PCIe Passthrough (Direct virtual machine access to PCIe device)

PCIe Passthrough allows a guest virtual machine operating system to directly manage a physical device connected to the PCI Express bus, bypassing the hypervisors software layer. This delivers performance comparable to running on real hardware.

This technology is used in server environments to virtualize resource intensive applications that require direct access to GPUs, NVMe drives, or network cards. It is also in demand in workstation scenarios where a user needs to run, for example, a gaming or graphics oriented operating system inside a virtual machine without losing performance.

Typical problems

The main problem is the inability to share a device among multiple virtual machines without hardware support such as SR-IOV. Additionally, once a device is assigned to a guest system, the host system loses access to it. Errors may also arise due to incompatible interrupt implementations or the lack of a reset mechanism on the device.

SR-IOV (Hardware-level input-output device virtualization)

How it works

At the hardware level, the processor and chipset support I/O domains, specifically DMA Remapping and Interrupt Remapping, as described in the Intel VT-d or AMD-Vi specifications. The hypervisor administrator uses the IOMMU to assign a PCIe device to a separate isolation group. When the virtual machine starts, the hypervisor does not emulate the device; instead, it creates a special address mapping table for the guest. The guest OS loads its own driver, which directly programs the device registers. All DMA requests from the device are intercepted by the IOMMU, which dynamically translates physical addresses from the guests address space into real host memory addresses while also checking access rights. Interrupts from the device are also intercepted and rerouted to the guest virtual machine without hypervisor involvement, except in very rare cases that require software emulator intervention.

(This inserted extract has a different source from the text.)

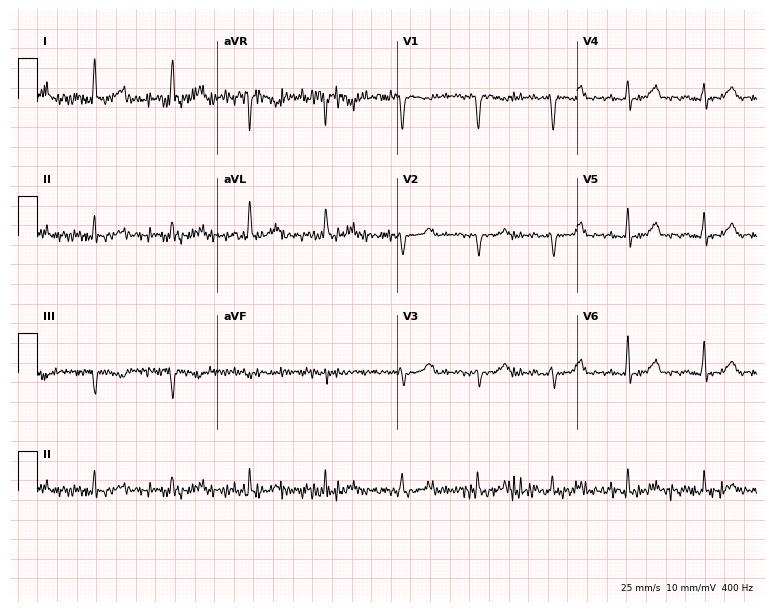
Electrocardiogram, a woman, 58 years old. Of the six screened findings (first-degree AV block, right bundle branch block, left bundle branch block, sinus bradycardia, atrial fibrillation, sinus tachycardia), none is recorded.

As a result, the device runs at near native speed, and memory isolation is enforced by hardware, preventing unauthorized access to host data or data belonging to other virtual machines.

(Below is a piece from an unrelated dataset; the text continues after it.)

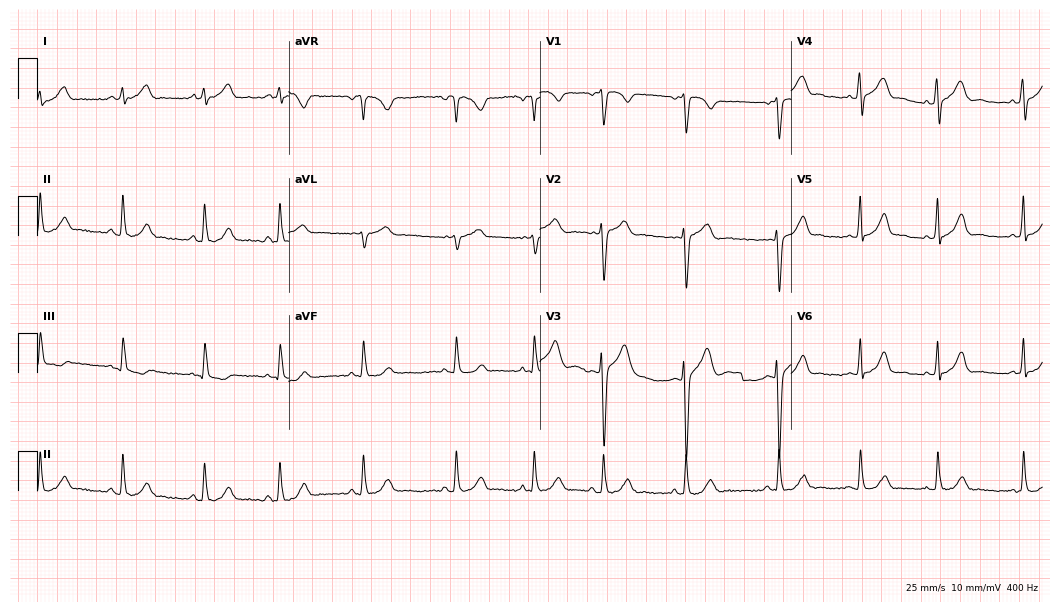
12-lead ECG from a 23-year-old male. Labelled as a normal ECG.

IOMMU (Isolation of direct memory access addresses)

PCIe Passthrough features

  1. IOMMU. A basic requirement for Passthrough is an enabled IOMMU in the BIOS and kernel. It provides hardware isolation of DMA requests from the guest system, protecting host memory from unauthorized access.
  2. I/O groups. The device must be in its own IOMMU group. A group includes all functions that share a common PCIe transaction. If the device shares a group with other devices, Passthrough is not possible.
  3. VFIO driver. The vfio-pci kernel module replaces the standard driver, disabling host management of the device. This allows userspace (QEMU) to directly control the PCI configuration space and handle interrupts.
  4. VFIO-PCI (Isolating PCI devices for virtualization)VFIO (Direct device Input-Output virtualization)
  5. Host preparation. Load the vfio, vfio_iommu_type1, and vfio_pci modules. Add the kernel parameter intel_iommu=on or amd_iommu=on. It is recommended to add the modules to initramfs.
  6. Device isolation. The lspci -v command reveals device IDs (vendor:device). Then execute echo vfio-pci > /sys/bus/pci/devices/0000:XX:00.0/driver_override. The device automatically binds to VFIO.
  7. QEMU configuration. In the QEMU command line, the argument -device vfio-pci,host=XX:XX.X assigns the device to the guest. Additional parameters include multifunction, x-vga (for GPUs), and romfile for boot ROM.
  8. GPU passthrough. For a graphics card, its audio function (HDMI Audio) within the same group must also be passed through. The guest driver (NVIDIA or AMD) works natively via the driver installed inside the VM.
  9. Device reset. Many GPUs do not support FLR correctly. This causes the host to freeze when restarting the VM. Solutions include using vendor-reset or assigning the GPU to a dedicated VM without reboots.
  10. Primary GPU issue. If the GPU is used by the host for display output, Passthrough will not work. You need to disable the kernel driver (nouveau, amdgpu) or have a separate GPU for the host (e.g., integrated graphics).
  11. Network cards. Passing a NIC via VFIO provides zero latency and full speed. Inside the VM, the card appears as a physical device. Live Migration is not supported without additional mechanisms (SR-IOV with VFs).
  12. SR-IOV. A single port card that supports virtual functions allows sharing the physical port. Each VM can be assigned a separate VF via VFIO, while the host retains control of the PF. Requires NIC support.
  13. VF (Hardware I/O virtualization mechanism)PF (Hardware virtualization of Input-Output devices)
  14. MSI interrupts. VFIO prefers MSI/MSI-X over classic INTx. MSI reduces interrupt handling overhead. When passing through a device, ensure the guest uses a driver with MSI support.
  15. Memory limitation. The host must reserve hugepages for guest memory isolation. Without hugepages, performance decreases, and IOMMU fragmentation may cause VM startup failures.
  16. GRUB configuration. Kernel parameters: iommu=pt (passive mode, minimal overhead), vfio_iommu_type1.allow_unsafe_interrupts=0. For older platforms: noiommu=off. After changes, run update-grub.
  17. Group verification. The lspci -vvt utility shows the PCI tree. The script find /sys/kernel/iommu_groups/ -type l lists all groups. If a device shares a group with a PCIe bridge and the bridge lacks ACS support, the device cannot be passed through.
  18. ACS. Modern platforms with ACS support break down groups correctly. For older systems, the patch pcie_acs_override=downstream,multifunction can be used, but this reduces hardware isolation.
  19. Guest OS. No special drivers are required inside the VM; standard drivers are used. Windows requires installation of the vendors driver. Linux sees the device as a normal PCIe device after loading pci-stub or vfio-pci.
  20. Security. Incorrect groups may allow a guest to DMA attack host memory. Always use iommu=strict and verify that the device is in an isolated group. For production, use only server platforms.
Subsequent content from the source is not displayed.